NICE vanzo shot as well


----------



## deadsea60 (Sep 15, 2012)

Any full tank shots?


----------



## topher (Oct 9, 2013)

deadsea60 said:


> Any full tank shots?


I will get some in the morning !


----------



## topher (Oct 9, 2013)

gary1218 said:


> That southern variabilis looks like it would glow in the dark
> 
> NICE vanzo shot as well


Oh and trust me .. they do ! 

And with as bold as they are it was quite easy to get ! Thanks again, Gary !


----------



## Coqui (Jan 17, 2013)

Proud papa, looks nice


----------



## topher (Oct 9, 2013)

A couple of my favorite vivs.. 



















And some crazy roots on a neo I thought was neat..


----------



## CAPTAIN RON (Mar 29, 2010)

Looking good Chris!
Ron


----------



## topher (Oct 9, 2013)

CAPTAIN RON said:


> Looking good Chris!
> Ron


Thanks, Ron! It took a while to get the El Dorados going but this weather change has really kicked them into overdrive... they really became baby making machines all the sudden..


----------



## Mohlerbear (Feb 20, 2014)

I want southerns so bad! Nice pics man! Huge fan of the thumbs. 


Loading bowls and building vivs! Braaap!
Sent from my iPhone using Tapatalk


----------



## topher (Oct 9, 2013)

Mohlerbear said:


> I want southerns so bad! Nice pics man! Huge fan of the thumbs.
> 
> 
> Loading bowls and building vivs! Braaap!
> Sent from my iPhone using Tapatalk


Thanks !! And the southerns are all three from Ron.. gorgeous frogs and the subadult trio started producing two weeks after I got them. 

And I wasn't as crazy about the thumbs at first honestly... One of my good friends is all about them, and after watching them for a while their behavior is just too different and interesting to miss out on!


----------



## topher (Oct 9, 2013)

Found papa varadero with another tadpack today.. these guys are gonna leave me with no room.. 

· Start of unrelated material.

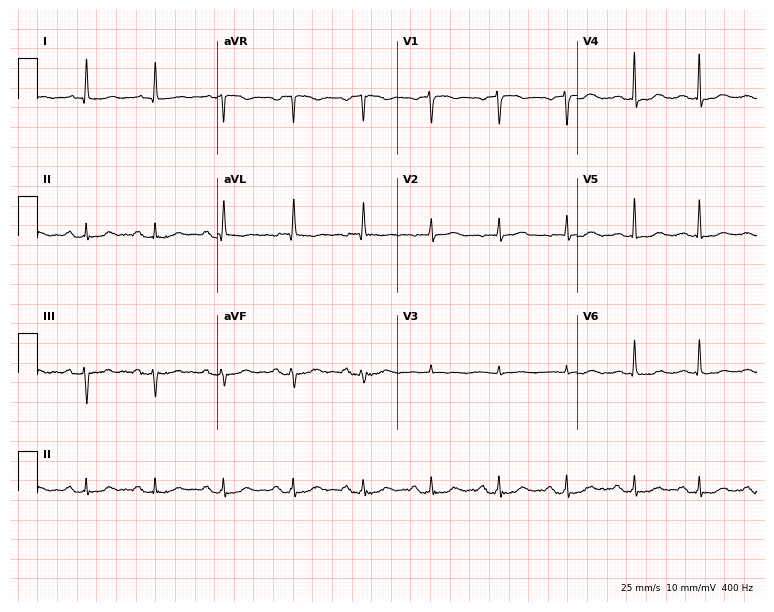
12-lead ECG from an 81-year-old female (7.3-second recording at 400 Hz). No first-degree AV block, right bundle branch block, left bundle branch block, sinus bradycardia, atrial fibrillation or sinus tachycardia recorded for this tracing. Only these six findings were labelled.

Another infertile egg under them too


----------



## topher (Oct 9, 2013)

Marcgravia sitinesii mount .. love this stuff










An unknown Marcgravia sp. Anyone have any ideas?


----------



## TheCoon (Feb 8, 2011)

Looks like M. umbellata to me.


----------



## topher (Oct 9, 2013)

TheCoon said:


> Looks like M. umbellata to me.


That's what I was thinking also but I feel like most umbellata I have seen in person and pictures has much smaller immature vine foliage. I could be wrong, I'd be very happy if it turns out to be Umbellata !


----------



## topher (Oct 9, 2013)

Maybe this helps.. more I look at it I guess it does seem to be umbellata


----------



## Frogtofall (Feb 16, 2006)

Yes, looks like Marcgravia umbellata to me. I'm more so intrigued by the secondary "mature" growth coming off the side. I'm surprised to see it first of all and also shocked it has no pattern. I've been trying to get mine to throw the mature growth forever now. It has climbed up a tree stump in the greenhouse and everything. 

Thanks for sharing! 



topher said:


> Marcgravia sitinesii mount .. love this stuff
> 
> 
> 
> ...


----------



## topher (Oct 9, 2013)

Frogtofall said:


> Yes, looks like Marcgravia umbellata to me. I'm more so intrigued by the secondary "mature" growth coming off the side. I'm surprised to see it first of all and also shocked it has no pattern. I've been trying to get mine to throw the mature growth forever now. It has climbed up a tree stump in the greenhouse and everything.
> 
> Thanks for sharing!


To be honest I haven't seen many pictures of the secondary/mature growth .. I got the two cuttings at a greenhouse and don't think they were under the brightest lighting.. a few days of good/bright lighting and the pattern on the secondary foliage is completely different


----------



## Spaff (Jan 8, 2011)

Check out the growth on the umbellata in here:

http://www.dendroboard.com/forum/parts-construction/47195-big-terrarium-construction-journal-14.html


----------



## topher (Oct 9, 2013)

Spaff said:


> Check out the growth on the umbellata in here:
> 
> http://www.dendroboard.com/forum/parts-construction/47195-big-terrarium-construction-journal-14.html


Haha that's funny.. I bought these cuttings from Al.. he had an ID on the sintinesii not the umbellata.. that setup is a monster and I've bought quite a few cuttings from it!


----------



## Psychosis (Feb 13, 2015)

topher said:


> A couple of my favorite vivs..
> 
> 
> 
> ...


Love the Vivs, I'll be shamelessly taking notes and plotting copies.


----------



## topher (Oct 9, 2013)

Psychosis said:


> Love the Vivs, I'll be shamelessly taking notes and plotting copies.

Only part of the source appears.